BEGIN DATA LISTING

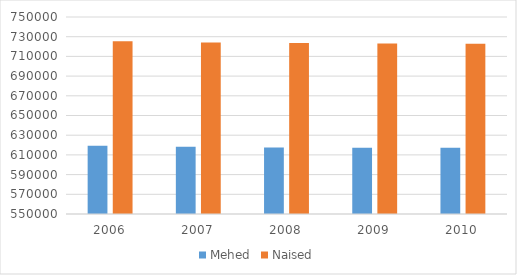
| Category | Mehed | Naised |
|---|---|---|
| 2006.0 | 619299 | 725385 |
| 2007.0 | 618245 | 724164 |
| 2008.0 | 617410 | 723525 |
| 2009.0 | 617299 | 723116 |
| 2010.0 | 617323 | 722804 |
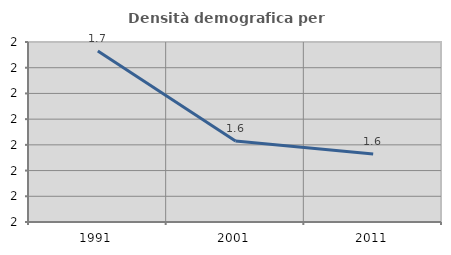
| Category | Densità demografica |
|---|---|
| 1991.0 | 1.673 |
| 2001.0 | 1.603 |
| 2011.0 | 1.593 |
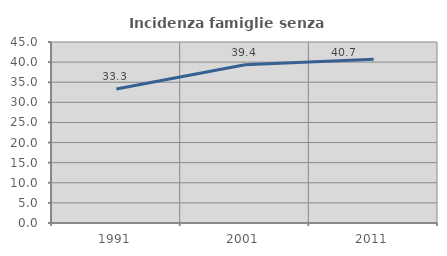
| Category | Incidenza famiglie senza nuclei |
|---|---|
| 1991.0 | 33.333 |
| 2001.0 | 39.352 |
| 2011.0 | 40.741 |
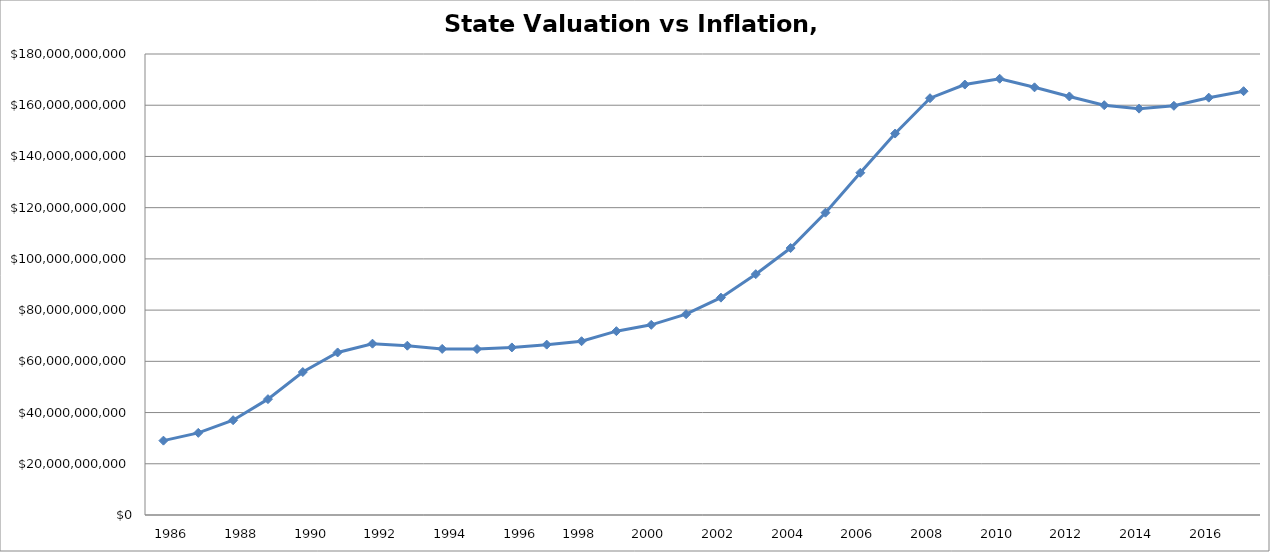
| Category | State Valuation |
|---|---|
|       1986 | 29029700000 |
|       1987 | 32075350000 |
|       1988 | 37019250000 |
|       1989 | 45234800000 |
|       1990 | 55821300000 |
|       1991 | 63462900000 |
|       1992 | 66895050000 |
|       1993 | 66107653510 |
|       1994 | 64848250000 |
|       1995 | 64802300000 |
|       1996 | 65427025900 |
| 1997 | 66521100000 |
| 1998 | 67853850000 |
| 1999 | 71779350000 |
| 2000 | 74253100000 |
| 2001 | 78405400000 |
| 2002 | 84867750000 |
| 2003 | 94034450000 |
| 2004 | 104237050000 |
| 2005 | 118040420000 |
| 2006 | 133628600000 |
| 2007 | 148946200000 |
| 2008 | 162732200000 |
| 2009 | 168071150000 |
| 2010 | 170336350000 |
| 2011 | 166990700000 |
| 2012 | 163424200000 |
| 2013 | 160011900000 |
| 2014 | 158661600000 |
| 2015 | 159770050000 |
| 2016 | 162950100000 |
| 2017 | 165485750000 |
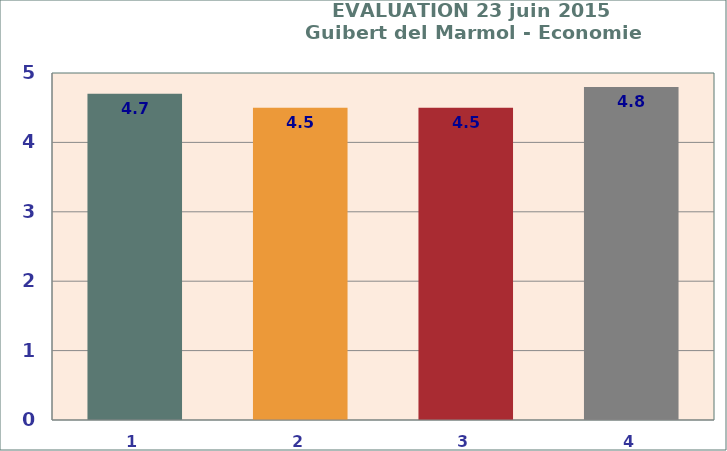
| Category | Series 0 |
|---|---|
| 0 | 4.7 |
| 1 | 4.5 |
| 2 | 4.5 |
| 3 | 4.8 |
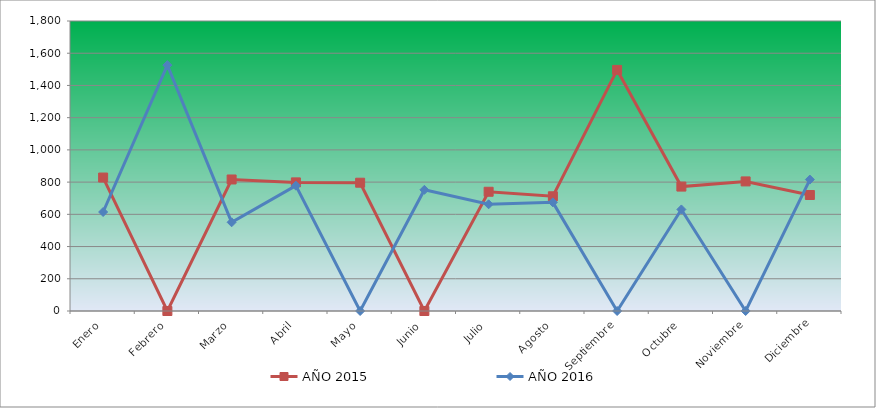
| Category | AÑO 2015 | AÑO 2016 |
|---|---|---|
| Enero | 828.377 | 614.428 |
| Febrero | 0 | 1526.096 |
| Marzo | 816.343 | 550.591 |
| Abril | 798.291 | 778.01 |
| Mayo | 796.285 | 0 |
| Junio | 0 | 752.076 |
| Julio | 740.124 | 662.306 |
| Agosto | 712.043 | 674.275 |
| Septiembre | 1496.294 | 0 |
| Octubre | 772.216 | 630.387 |
| Noviembre | 804.308 | 0 |
| Diciembre | 720.066 | 815.913 |
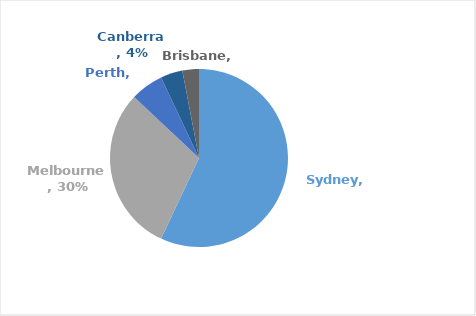
| Category | Series 0 |
|---|---|
| Sydney | 0.57 |
| Melbourne | 0.3 |
| Perth | 0.06 |
| Canberra | 0.04 |
| Brisbane | 0.03 |
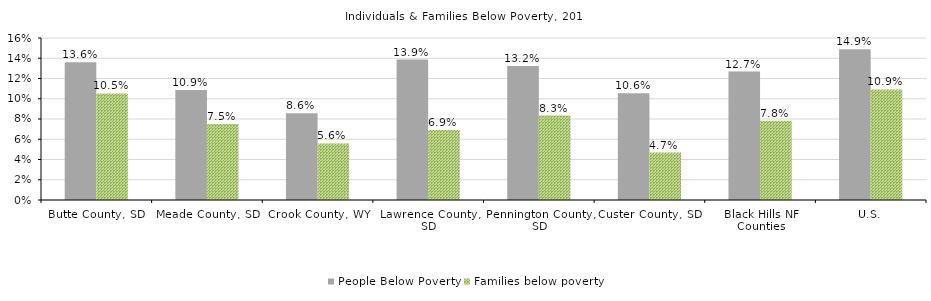
| Category | People Below Poverty | Families below poverty |
|---|---|---|
| Gallatin County, MT | 0.133 | 0.069 |
| County Region | 0.133 | 0.069 |
| U.S. | 0.149 | 0.109 |
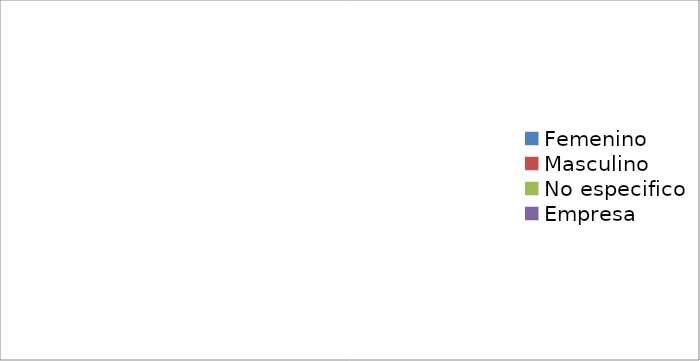
| Category | Series 0 |
|---|---|
| Femenino | 0 |
| Masculino | 0 |
| No especifico | 0 |
| Empresa | 0 |

END DATA LISTING

**EXERCISE DESCRIPTION**
Could the data above be repeated exactly, with every picture dropped?

**SOLVED EXERCISE**
| Category | Mehed | Naised |
|---|---|---|
| 2006.0 | 619299 | 725385 |
| 2007.0 | 618245 | 724164 |
| 2008.0 | 617410 | 723525 |
| 2009.0 | 617299 | 723116 |
| 2010.0 | 617323 | 722804 |
| Category | Densità demografica |
|---|---|
| 1991.0 | 1.673 |
| 2001.0 | 1.603 |
| 2011.0 | 1.593 |
| Category | Incidenza famiglie senza nuclei |
|---|---|
| 1991.0 | 33.333 |
| 2001.0 | 39.352 |
| 2011.0 | 40.741 |
| Category | State Valuation |
|---|---|
|       1986 | 29029700000 |
|       1987 | 32075350000 |
|       1988 | 37019250000 |
|       1989 | 45234800000 |
|       1990 | 55821300000 |
|       1991 | 63462900000 |
|       1992 | 66895050000 |
|       1993 | 66107653510 |
|       1994 | 64848250000 |
|       1995 | 64802300000 |
|       1996 | 65427025900 |
| 1997 | 66521100000 |
| 1998 | 67853850000 |
| 1999 | 71779350000 |
| 2000 | 74253100000 |
| 2001 | 78405400000 |
| 2002 | 84867750000 |
| 2003 | 94034450000 |
| 2004 | 104237050000 |
| 2005 | 118040420000 |
| 2006 | 133628600000 |
| 2007 | 148946200000 |
| 2008 | 162732200000 |
| 2009 | 168071150000 |
| 2010 | 170336350000 |
| 2011 | 166990700000 |
| 2012 | 163424200000 |
| 2013 | 160011900000 |
| 2014 | 158661600000 |
| 2015 | 159770050000 |
| 2016 | 162950100000 |
| 2017 | 165485750000 |
| Category | Series 0 |
|---|---|
| 0 | 4.7 |
| 1 | 4.5 |
| 2 | 4.5 |
| 3 | 4.8 |
| Category | AÑO 2015 | AÑO 2016 |
|---|---|---|
| Enero | 828.377 | 614.428 |
| Febrero | 0 | 1526.096 |
| Marzo | 816.343 | 550.591 |
| Abril | 798.291 | 778.01 |
| Mayo | 796.285 | 0 |
| Junio | 0 | 752.076 |
| Julio | 740.124 | 662.306 |
| Agosto | 712.043 | 674.275 |
| Septiembre | 1496.294 | 0 |
| Octubre | 772.216 | 630.387 |
| Noviembre | 804.308 | 0 |
| Diciembre | 720.066 | 815.913 |
| Category | Series 0 |
|---|---|
| Sydney | 0.57 |
| Melbourne | 0.3 |
| Perth | 0.06 |
| Canberra | 0.04 |
| Brisbane | 0.03 |
| Category | People Below Poverty | Families below poverty |
|---|---|---|
| Gallatin County, MT | 0.133 | 0.069 |
| County Region | 0.133 | 0.069 |
| U.S. | 0.149 | 0.109 |
| Category | Series 0 |
|---|---|
| Femenino | 0 |
| Masculino | 0 |
| No especifico | 0 |
| Empresa | 0 |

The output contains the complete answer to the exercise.